Restate the last part of the records below word for word, beginning at the line with "तुकाराम महाराज यांचे" and ending at the final line.
[[ EXTRACTED RECORDS open ]]
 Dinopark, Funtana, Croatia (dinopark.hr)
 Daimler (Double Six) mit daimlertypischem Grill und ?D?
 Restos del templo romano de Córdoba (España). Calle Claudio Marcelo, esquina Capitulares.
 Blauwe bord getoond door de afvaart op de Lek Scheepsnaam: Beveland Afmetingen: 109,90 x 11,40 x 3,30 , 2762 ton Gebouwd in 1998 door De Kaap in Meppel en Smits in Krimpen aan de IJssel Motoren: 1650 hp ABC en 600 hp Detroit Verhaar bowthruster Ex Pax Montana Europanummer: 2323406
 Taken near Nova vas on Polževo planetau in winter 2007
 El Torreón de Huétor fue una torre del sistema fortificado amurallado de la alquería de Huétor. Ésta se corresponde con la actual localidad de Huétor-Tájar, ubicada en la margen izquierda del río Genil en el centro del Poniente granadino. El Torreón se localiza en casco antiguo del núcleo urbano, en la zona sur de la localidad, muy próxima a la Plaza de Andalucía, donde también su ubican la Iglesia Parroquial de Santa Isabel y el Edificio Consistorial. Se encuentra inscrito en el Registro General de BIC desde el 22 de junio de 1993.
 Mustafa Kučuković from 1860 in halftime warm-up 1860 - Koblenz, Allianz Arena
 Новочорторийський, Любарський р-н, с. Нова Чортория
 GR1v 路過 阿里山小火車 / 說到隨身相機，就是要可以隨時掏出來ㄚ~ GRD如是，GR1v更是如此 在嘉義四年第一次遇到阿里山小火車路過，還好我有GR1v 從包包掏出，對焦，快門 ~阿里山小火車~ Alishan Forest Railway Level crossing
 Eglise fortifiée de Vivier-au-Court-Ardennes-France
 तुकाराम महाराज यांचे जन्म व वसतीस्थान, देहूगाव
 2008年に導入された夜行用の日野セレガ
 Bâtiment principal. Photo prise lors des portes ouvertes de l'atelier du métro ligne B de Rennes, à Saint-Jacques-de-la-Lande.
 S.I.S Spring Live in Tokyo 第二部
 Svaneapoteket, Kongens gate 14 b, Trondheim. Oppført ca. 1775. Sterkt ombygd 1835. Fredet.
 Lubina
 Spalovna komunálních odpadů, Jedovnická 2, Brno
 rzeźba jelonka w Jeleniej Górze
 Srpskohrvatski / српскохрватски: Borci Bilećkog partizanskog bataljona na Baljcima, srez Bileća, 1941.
[[ EXTRACTED RECORDS closed ]]
_SOLUTION FOR THIS TASK_
 तुकाराम महाराज यांचे जन्म व वसतीस्थान, देहूगाव
 2008年に導入された夜行用の日野セレガ
 Bâtiment principal. Photo prise lors des portes ouvertes de l'atelier du métro ligne B de Rennes, à Saint-Jacques-de-la-Lande.
 S.I.S Spring Live in Tokyo 第二部
 Svaneapoteket, Kongens gate 14 b, Trondheim. Oppført ca. 1775. Sterkt ombygd 1835. Fredet.
 Lubina
 Spalovna komunálních odpadů, Jedovnická 2, Brno
 rzeźba jelonka w Jeleniej Górze
 Srpskohrvatski / српскохрватски: Borci Bilećkog partizanskog bataljona na Baljcima, srez Bileća, 1941.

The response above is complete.